Los cronistas que nos han contado la conquista del Perú y América, como Cieza de León, Pedro Pizarro y Bernal Díaz del Castillo, fueron testigos y protagonistas de los hechos que narraron. Ésta es otra idea clave: ser testigo, no sólo mero recopilador y transmisor de datos. O mejor dicho: estar allí, vivir los acontecimientos para compartirlos a través de un relato que es a la vez histórico, literario y -me atrevería a decir por lo tanto- periodístico. Aquellos cronistas relataron no sólo lo que vieron y escucharon, sino también lo que sintieron, comieron, olieron, percibieron y tocaron. Mario Vargas Llosa los ha comparado con los que vinieron después, como Gracilaso Inca de la Vega y el padre De las Casas, y ha resaltado en los pioneros el valor de la inmediatez periodística. Es decir, aunque tuvieron que escribir sobre lo que ocurría en ese preciso instante, ello no fue pretexto para una falta de ambición abarcadora por entenderlo todo, incluidos el antes y el ahora. Hay rigor en los cronistas de la conquista, y una determinación insobornable por narrar la realidad en su totalidad.

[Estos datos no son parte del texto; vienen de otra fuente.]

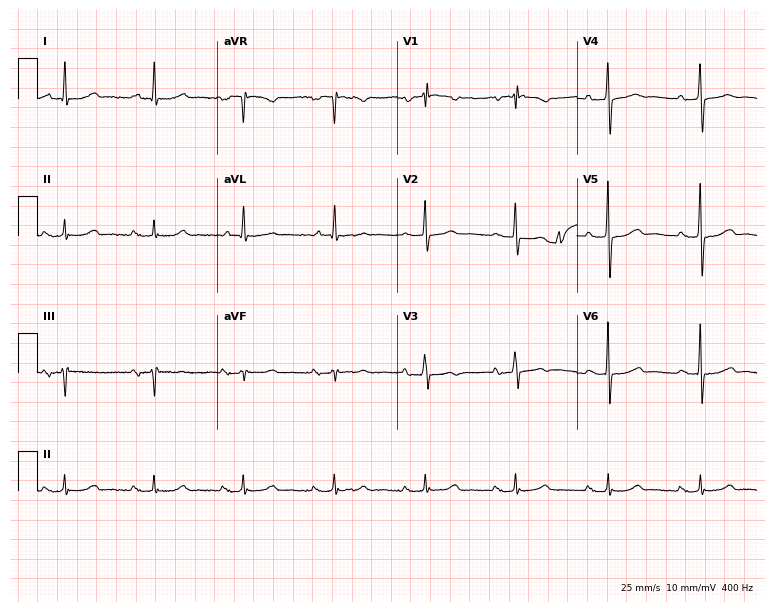
ECG (7.3-second recording at 400 Hz) — a female, 72 years old. Screened for six findings — first-degree AV block, right bundle branch block, left bundle branch block, sinus bradycardia, atrial fibrillation, sinus tachycardia — none is recorded. Other findings, if any, are not listed.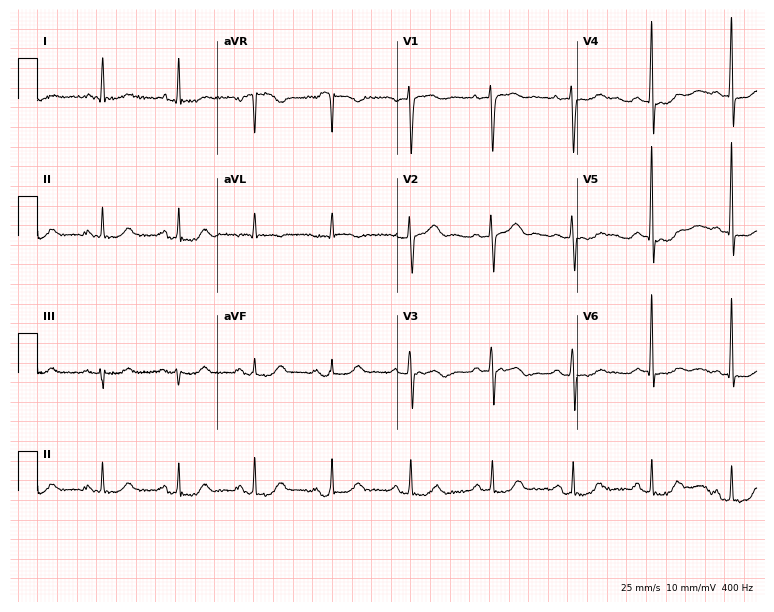
Electrocardiogram (7.3-second recording at 400 Hz), a female patient, 61 years old. Overall reading on record: normal ECG.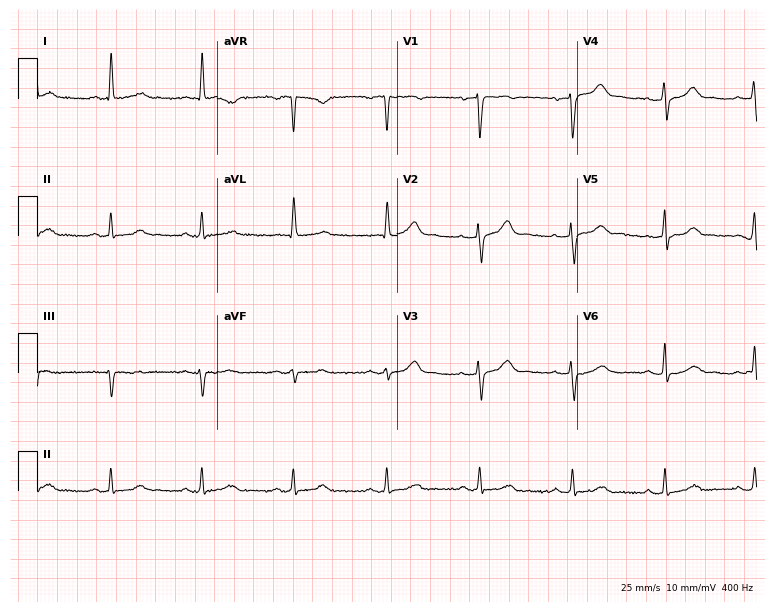
ECG — a 63-year-old male. Screened for six findings — first-degree AV block, right bundle branch block (RBBB), left bundle branch block (LBBB), sinus bradycardia, atrial fibrillation (AF), sinus tachycardia — none is recorded. Findings outside these six are not listed.

Alguien que ha dedicado casi toda su vida a estudiar esas crónicas, el historiador japonés Hidefuji Someda, dice que la palabra crónica se empleaba en ese entonces como sinónimo de historia. "Menos cronológica, pero con el espíritu crítico y la intención de investigar y aclarar la verdad, no sólo de los acontecimientos contemporáneos [de esa época], sino del tiempo pasado". Es claro que si tratáramos de comprobar esas verdades a partir de los criterios de la objetividad periodística que se enseña hoy en las universidades y escuelas, ningún cronista de los siglos XVI y XVII pasaría la prueba. Ellos mezclaron la información con sus juicios personales, los sucesos con las ideas de su tiempo, y la realidad con la fantasía de los mitos y las leyendas que escuchaban a su paso. ¿Pero acaso sus crónicas no tienen hoy el valor de documentos históricos de aquella época? La respuesta es sí y el argumento es evidente. Más allá de las sirenas que algunos creyeron ver en el Amazonas, los animaba una vocación honesta: comprender y narrar con la mayor amplitud posible una realidad fabulosa que no se parecía en nada a la que habían conocido hasta ese momento.

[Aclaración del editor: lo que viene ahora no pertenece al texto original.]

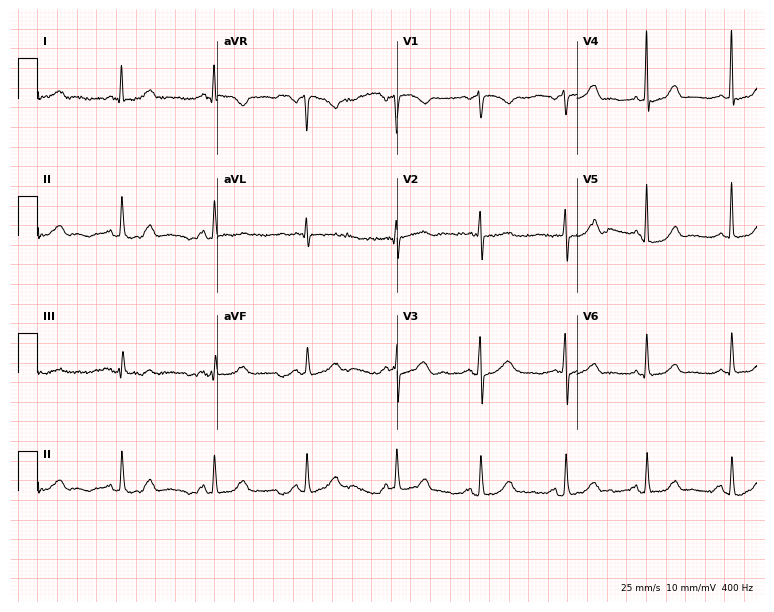
Standard 12-lead ECG recorded from a female patient, 72 years old (7.3-second recording at 400 Hz). Read as a normal ECG.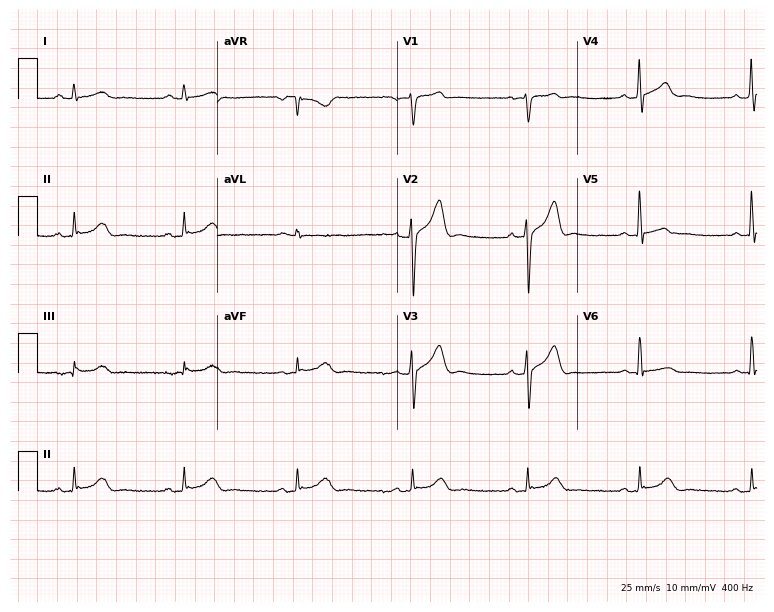
Electrocardiogram (7.3-second recording at 400 Hz), a male patient, 52 years old. Overall reading on record: normal ECG.

Desde aquel entonces, la buena crónica ya había definido las virtudes del mejor periodismo de siempre. Investigación exhaustiva y escrupulosa. Sentido histórico del tiempo y el lugar en que ocurrieron los hechos. Imaginación para observar la realidad en escenas, episodios e imágenes (teniendo en cuenta que imaginación proviene precisamente de la palabra "imagen"). Acercamiento crítico a las fuentes de información. Argumentación lógica. Narración clara y vigorosa. Escepticismo -o dudar y formular preguntas acerca de todo- como única declaración de fe. Punto de vista personal (de quien es testigo) y explícito. Honestidad con los personajes haciendo que se comporten en la crónica tal como vivieron sus vidas en la realidad. Y, por supuesto, una aspiración irrenunciable por comprender y hacer que otros comprendan. Así, si la crónica es la abuela del periodismo moderno, es claro que el periodismo nació para relatar historias.

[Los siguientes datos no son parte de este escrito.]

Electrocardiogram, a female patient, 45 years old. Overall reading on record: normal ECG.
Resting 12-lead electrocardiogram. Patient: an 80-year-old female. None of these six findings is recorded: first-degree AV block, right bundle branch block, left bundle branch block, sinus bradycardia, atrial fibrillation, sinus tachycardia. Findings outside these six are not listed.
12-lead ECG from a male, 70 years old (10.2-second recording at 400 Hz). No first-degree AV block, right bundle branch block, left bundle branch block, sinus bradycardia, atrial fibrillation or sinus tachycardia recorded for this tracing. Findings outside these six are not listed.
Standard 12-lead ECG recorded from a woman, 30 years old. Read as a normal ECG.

Albert Chillón, un catalán considerado como uno de los investigadores más implacables del periodismo narrativo, ha firmado una partida de nacimiento común entre el periodismo y la novela moderna. Para él, EL DIARIO DEL AÑO DE LA PESTE que Daniel Defoe publicó en 1722 es la primera crónica novelada que se conoce. Dice Chillón: "Todo el libro revela el esfuerzo del escritor para conjugar la exigencia de rigor informativo con la de construir un relato en el que las cifras, los testimonios, los datos, los lugares y los personajes adquiriesen relieve, volumen y densidad". Defoe narra exhaustivamente la epidemia de peste bubónica que enfermó y mató a miles de británicos en Londres allá por 1665. Se comporta como un testigo que cuenta, informa y describe. Muestra e interpreta los hechos. Trata de comprender y comprende. Su libro es historia y literatura, pero además, en esencia, es una crónica. Por lo tanto, EL DIARIO DEL AÑO DE LA PESTE es un ejemplo del mejor periodismo de todos los tiempos.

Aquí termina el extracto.